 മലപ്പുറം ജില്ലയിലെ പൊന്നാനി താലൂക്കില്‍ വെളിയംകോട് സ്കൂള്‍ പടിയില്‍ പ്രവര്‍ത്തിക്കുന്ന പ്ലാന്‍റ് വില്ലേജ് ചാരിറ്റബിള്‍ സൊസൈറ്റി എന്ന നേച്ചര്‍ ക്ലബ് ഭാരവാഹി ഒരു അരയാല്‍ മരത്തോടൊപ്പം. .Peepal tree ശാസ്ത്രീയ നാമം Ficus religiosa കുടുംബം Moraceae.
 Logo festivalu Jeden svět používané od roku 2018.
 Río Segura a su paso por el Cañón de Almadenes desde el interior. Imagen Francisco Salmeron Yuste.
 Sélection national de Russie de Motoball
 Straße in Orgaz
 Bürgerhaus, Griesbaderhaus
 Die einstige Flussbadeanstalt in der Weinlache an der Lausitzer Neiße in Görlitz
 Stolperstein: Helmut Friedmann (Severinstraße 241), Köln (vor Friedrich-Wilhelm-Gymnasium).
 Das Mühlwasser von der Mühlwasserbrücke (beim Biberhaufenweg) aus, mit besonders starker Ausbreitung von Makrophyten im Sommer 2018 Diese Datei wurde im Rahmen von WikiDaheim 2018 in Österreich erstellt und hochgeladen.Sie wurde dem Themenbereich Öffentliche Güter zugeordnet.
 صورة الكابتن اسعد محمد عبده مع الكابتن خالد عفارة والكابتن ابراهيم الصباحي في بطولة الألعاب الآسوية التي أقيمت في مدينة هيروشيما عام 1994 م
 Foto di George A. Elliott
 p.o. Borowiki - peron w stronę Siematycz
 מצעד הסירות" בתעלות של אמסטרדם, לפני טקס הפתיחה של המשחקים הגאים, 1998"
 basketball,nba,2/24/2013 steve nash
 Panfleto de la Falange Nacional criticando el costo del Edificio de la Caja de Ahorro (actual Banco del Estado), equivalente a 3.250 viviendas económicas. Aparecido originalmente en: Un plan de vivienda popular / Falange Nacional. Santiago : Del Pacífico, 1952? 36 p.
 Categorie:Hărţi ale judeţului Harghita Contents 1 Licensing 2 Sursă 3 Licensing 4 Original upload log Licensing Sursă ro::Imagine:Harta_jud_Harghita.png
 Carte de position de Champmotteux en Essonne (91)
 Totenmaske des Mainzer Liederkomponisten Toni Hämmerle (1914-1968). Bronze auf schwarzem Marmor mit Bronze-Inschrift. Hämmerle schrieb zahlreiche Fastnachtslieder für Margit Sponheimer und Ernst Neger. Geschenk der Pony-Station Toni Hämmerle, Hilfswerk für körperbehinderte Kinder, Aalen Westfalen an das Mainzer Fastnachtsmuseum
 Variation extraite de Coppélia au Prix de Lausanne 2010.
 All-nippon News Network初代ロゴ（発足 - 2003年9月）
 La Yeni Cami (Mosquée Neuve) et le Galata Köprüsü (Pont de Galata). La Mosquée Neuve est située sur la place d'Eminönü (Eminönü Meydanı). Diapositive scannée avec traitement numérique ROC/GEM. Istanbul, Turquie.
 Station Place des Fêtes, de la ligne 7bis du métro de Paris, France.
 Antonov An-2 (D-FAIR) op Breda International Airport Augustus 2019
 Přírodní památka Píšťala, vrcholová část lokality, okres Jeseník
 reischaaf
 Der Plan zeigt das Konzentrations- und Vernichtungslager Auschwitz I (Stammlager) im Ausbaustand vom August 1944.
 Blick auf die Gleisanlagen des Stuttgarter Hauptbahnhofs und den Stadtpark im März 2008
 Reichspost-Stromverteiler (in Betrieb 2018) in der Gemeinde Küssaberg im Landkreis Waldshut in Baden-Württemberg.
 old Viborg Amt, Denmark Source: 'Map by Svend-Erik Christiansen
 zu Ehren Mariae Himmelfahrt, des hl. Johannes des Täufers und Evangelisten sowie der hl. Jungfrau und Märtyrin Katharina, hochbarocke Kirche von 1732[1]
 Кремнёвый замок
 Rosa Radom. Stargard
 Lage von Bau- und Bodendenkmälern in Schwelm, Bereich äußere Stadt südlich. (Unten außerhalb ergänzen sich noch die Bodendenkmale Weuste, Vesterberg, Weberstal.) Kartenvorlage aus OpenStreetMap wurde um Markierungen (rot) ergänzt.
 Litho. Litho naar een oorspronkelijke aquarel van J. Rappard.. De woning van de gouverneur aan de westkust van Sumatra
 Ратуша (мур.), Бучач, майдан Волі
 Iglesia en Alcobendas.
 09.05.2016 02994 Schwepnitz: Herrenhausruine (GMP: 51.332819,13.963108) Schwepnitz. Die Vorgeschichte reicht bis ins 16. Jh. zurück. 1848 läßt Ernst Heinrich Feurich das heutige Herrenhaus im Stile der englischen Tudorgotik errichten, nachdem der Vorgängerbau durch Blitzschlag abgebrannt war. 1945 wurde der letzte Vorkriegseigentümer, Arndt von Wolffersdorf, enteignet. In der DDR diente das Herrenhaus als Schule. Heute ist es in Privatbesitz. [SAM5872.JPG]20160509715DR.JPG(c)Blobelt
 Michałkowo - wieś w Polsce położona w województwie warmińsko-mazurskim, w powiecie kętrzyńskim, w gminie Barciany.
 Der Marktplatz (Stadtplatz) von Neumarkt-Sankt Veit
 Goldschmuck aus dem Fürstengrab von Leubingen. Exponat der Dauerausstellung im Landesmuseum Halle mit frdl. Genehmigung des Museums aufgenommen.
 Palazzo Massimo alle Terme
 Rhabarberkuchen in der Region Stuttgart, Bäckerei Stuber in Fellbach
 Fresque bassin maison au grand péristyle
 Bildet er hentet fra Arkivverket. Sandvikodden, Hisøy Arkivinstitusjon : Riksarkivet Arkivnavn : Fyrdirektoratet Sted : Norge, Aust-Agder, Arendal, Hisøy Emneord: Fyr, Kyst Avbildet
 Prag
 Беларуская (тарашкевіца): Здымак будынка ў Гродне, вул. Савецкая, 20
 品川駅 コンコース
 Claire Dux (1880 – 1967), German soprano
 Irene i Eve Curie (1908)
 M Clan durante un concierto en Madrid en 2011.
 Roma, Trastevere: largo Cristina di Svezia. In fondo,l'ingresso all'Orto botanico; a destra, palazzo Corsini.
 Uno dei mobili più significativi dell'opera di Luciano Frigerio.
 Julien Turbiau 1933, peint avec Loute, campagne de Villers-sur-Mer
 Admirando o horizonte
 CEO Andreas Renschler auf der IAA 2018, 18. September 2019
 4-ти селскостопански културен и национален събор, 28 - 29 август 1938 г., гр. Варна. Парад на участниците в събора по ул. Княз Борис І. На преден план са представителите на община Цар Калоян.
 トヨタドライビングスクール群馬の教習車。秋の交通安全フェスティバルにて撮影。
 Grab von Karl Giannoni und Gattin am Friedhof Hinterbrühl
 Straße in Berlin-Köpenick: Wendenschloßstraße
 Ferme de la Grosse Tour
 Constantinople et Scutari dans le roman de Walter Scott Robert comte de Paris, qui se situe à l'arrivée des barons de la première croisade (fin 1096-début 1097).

**Exercise description:** Return only the lines between the one holding "M Clan durante" and the one holding "CEO Andreas Renschler", inclusive, exactly as they appear above.

**Exercise result:**
 M Clan durante un concierto en Madrid en 2011.
 Roma, Trastevere: largo Cristina di Svezia. In fondo,l'ingresso all'Orto botanico; a destra, palazzo Corsini.
 Uno dei mobili più significativi dell'opera di Luciano Frigerio.
 Julien Turbiau 1933, peint avec Loute, campagne de Villers-sur-Mer
 Admirando o horizonte
 CEO Andreas Renschler auf der IAA 2018, 18. September 2019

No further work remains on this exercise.